Les abeilles de plus de 21 jours sont chargées de la récolte du nectar des fleurs. Les fleurs produisent ce liquide sucré pour attirer les insectes afin que ces derniers, en passant de fleur en fleur, les pollinisent. L’abeille stocke le nectar dans son jabot, environ 5 mg, ce qui représente la visite de nombreuses fleurs.

Quand la butineuse est de retour à la ruche elle régurgite le nectar de son jabot. De jeunes ouvrières l’ingurgitent à leur tour pour ensuite aller le déposer dans des cellules ou le transmettre à d’autres abeilles. Ce transfert du nectar d’abeille en abeille s’appelle la trophallaxie. Même une fois déposé dans une alvéole le nectar est repris et régurgité par les abeilles. Cette transmission de jabot en jabot est fondamentale dans la transformation du nectar en miel. En effet, dans le jabot de l’abeille se trouvent des enzymes qui catalysent la transformation des sucres. Par exemple le saccharose (sucre complexe) est décomposé en fructose et glucose (sucres simples).

Le nectar collecté sur les fleurs contient 80 % d’eau. Une cellule contenant du nectar va rester ouverte jusqu’à ce que la proportion d’eau passe en dessous de 20 %. Les abeilles chauffent et aèrent la ruche afin de garantir cette évaporation. Quand une cellule est suffisamment concentrée en sucres (donc pauvre en eau) l’abeille ferme l’alvéole avec une fine pellicule de cire que l’on appelle opercule.

Le miel de Miellat

Le miellat est un liquide incolore gluant et sucré. C’est le produit final de la digestion de la sève de l’arbre par des pucerons (autrement dit c’est de l’excrément des pucerons). En général il y a indiqué « miel de sapin » ou « miel de forêt ». Les miels de miellat ont une couleur plus sombre.

Ces pucerons se trouvent sur des résineux tels que pin, sapin, épicéa et mélèze ou sur des feuillus tels que chêne, tilleul, châtaignier, peuplier, saule, érable … De nombreux autres insectes profitent du miellat des pucerons, en particulier les fourmis.

Une propriété diététique importante du miel est qu’il est assimilé plus vite par notre organisme que le sucre blanc car le miel est déjà en grande partie hydrolysé en fructose et glucose.
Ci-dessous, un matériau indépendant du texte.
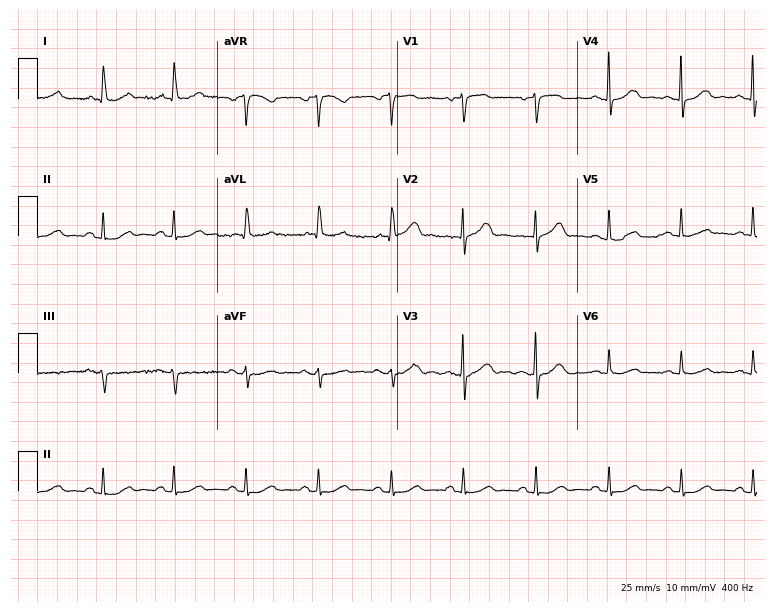
Resting 12-lead electrocardiogram (7.3-second recording at 400 Hz). Patient: an 85-year-old woman. Read as a normal ECG.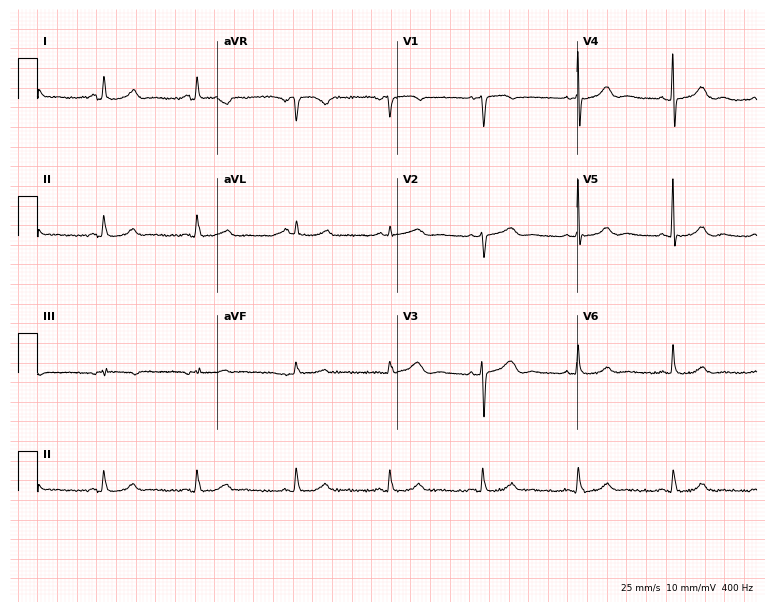
12-lead ECG from a 76-year-old female patient. Labelled as a normal ECG.

Et une autre propriété très importante :  le miel, c’est bon !

Propriétés générales des miels

  • Anti-bactérien, pH acide du miel
  • Anti-inflammatoire, anti-oxydant
  • Stimulant de la cicatrisation, effet hygroscopique
  • Débridant (relative humidité)
  • Adoucissant

Le miel apporte des glucides, le pollen des protéines.

Propriétés spécifiques

Digestion et constipation : Le miel est beaucoup plus digeste que le sucre car il contient très peu de saccharose. Sa digestion est facile et rapide. Il est parfois conseillé à ceux qui sont sujets aux troubles digestifs de remplacer le sucre par le miel, en particulier pour les personnes constipées.

Mal de gorge, le rhume : Le miel est efficace, il peut être aussi utilisé en gargarisme pour la gorge, calmant.

La sinusite : Le miel pourrait aider à combattre la sinusite.

L’endormissement : Le miel est un produit calmant que l’on peut prendre le soir avant de se coucher, à la cuillère ou dans une tisane.

Blessure : Le miel est un très bon cicatrisant

Il permet aussi de lutter contre la grippe, la fatigue en général,  les maladies cardiaques, l’arthrite, le mal de dents, le cholestérol, l’acné, les maladies de la peau…la liste est longue.

Le pollen

Comment l’abeille prépare le pollen ?

Elle le récolte sur les fleurs entomorphiles (fleurs que les abeilles butinent par opposition aux fleurs anémophiles que le vent disperse) pour en retirer les protéines ou certains lipides. Elle gonfle à l’aide de ses sécrétions les grains de pollen d’eau sucrée qui libèrent alors des nutriments: protéines, lipides, minéraux, vitamines, antioxydants…
En cas de disette entomorphile , l’abeille peut butiner fleurs anémophiles (fin d’hiver ou été) dont certains pollens sont allergisants (bouleau, frêne, armoise, ambroisie…).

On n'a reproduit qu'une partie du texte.